Touristic Eastern Express

Overview
- Service type: Scenic Inter-city rail
- Status: Operating
- Locale: North-Central, Central, North-Eastern Anatolia
- First service: May 29, 2019; 5 years ago
- Current operator(s): TCDD Taşımacılık
- Former operator(s): Turkish State Railways

Route
- Termini: Ankara railway station Kars railway station
- Stops: 27 (short), 2 (long)
- Distance travelled: 1,365 km (848 mi)
- Average journey time: 32 hours
- Service frequency: Three times a week

On-board services
- Sleeping arrangements: 6 Sleeping cars
- Catering facilities: 1 Dining car

Technical
- Rolling stock: TVS2000
- Track gauge: 1,435 mm (4 ft 8+1⁄2 in)
- Track owner(s): Turkish State Railways (TCDD)

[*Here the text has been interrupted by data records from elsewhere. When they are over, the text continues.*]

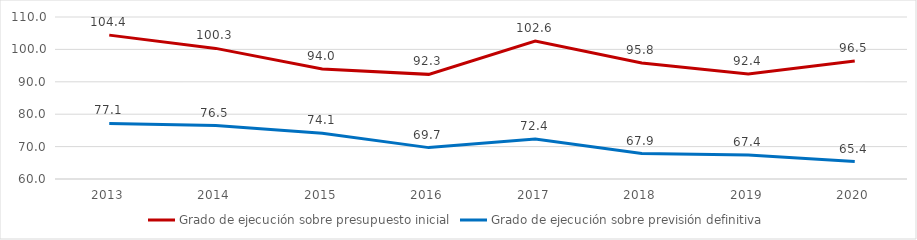
| Category | Grado de ejecución sobre presupuesto inicial | Grado de ejecución sobre previsión definitiva |
|---|---|---|
| 2013.0 | 104.403 | 77.139 |
| 2014.0 | 100.311 | 76.485 |
| 2015.0 | 93.98 | 74.091 |
| 2016.0 | 92.295 | 69.688 |
| 2017.0 | 102.571 | 72.365 |
| 2018.0 | 95.8 | 67.854 |
| 2019.0 | 92.389 | 67.369 |
| 2020.0 | 96.453 | 65.379 |

= Touristic Eastern Express =

Railway line in Turkey

The Touristic Eastern Express (Turistik Doğu Ekspresi) is a scenic passenger train operated by the TCDD Taşımacılık. The train runs from December to March eastward 1365 km from Ankara railway station to Kars railway station. The train service debuted on 29 May 2019 with an official ceremony attended by government ministers. The service was established as an alternative to the regular Eastern Express, which runs the same line but was mostly sold-out weeks in advance in recent years for sightseeing purposes.

==Overview==
The Touristic Eastern Express departs from Ankara at 16:55 hours and arrives in Kars after 32 hours. Departure time in Kars is at 23:55 hours. It leaves Ankara on Mondays, Wednesdays and Fridays, and return from Kars is on Wednesdays, Fridays or Sundays. The train with nine cars, including six sleeping cars, one dining car, and two service cars, and has a capacity of 120 passengers. This train services suspended between 28 March 2020-15 December 2021 due the COVID-19 pandemic. On 15 December 2021, train restarted the operations from Ankara with a ceremony attended by Adil Karaismailoğlu, the Minister of Transport and Infrastructure.

==Sightseeing stops==
The train stops in the İliç town of Erzincan Province and Erzurum on the way from Ankara to Kars. On the return journey from Kars, it stops at the Divriği railway station and Bostankaya, both in Sivas Province. Touristic excursions organized by the TCDD are offered to passengers during the two- to three-hour train stops. At the train stop in İliç, passengers are taken by bus to Kemaliye for a visit to the Karanlık Canyon and then to the water source of Lake Kadı, as well as to the historic wooden mansions. A boat ride on the reservoir of Bağıştaş 1 Dam in İliç is also offered. The passengers then travel by bus to Erzincan, where they visit the Ekşisu Picnic Area, the archaeological site of Altıntepe, and the Gürlevik Waterfalls. Outdoor recreational activities such as paragliding, rafting, and safari are offered.

During a three-hour train stop in Erzurum, passengers are taken on a sightseeing tour by bus, visiting historic buildings such as the Rüstem Pasha Caravanserai (Taşhan), Erzurum Congress building, and Çifte Minareli Medrese. Tourist attractions visited on the way from Kars to Ankara are the Grand Mosque and Hospital in Divriği and Gök Medrese, the Grand Mosque of Sivas, Buruciye Medrese, and Çifte Minareli Medrese in Sivas.

==Tickets==
 Tickets are priced at 1300 (approx. US$ 110) for a single-bed compartment.
All-inclusive onwards-and-return tour is priced at 2600 per person.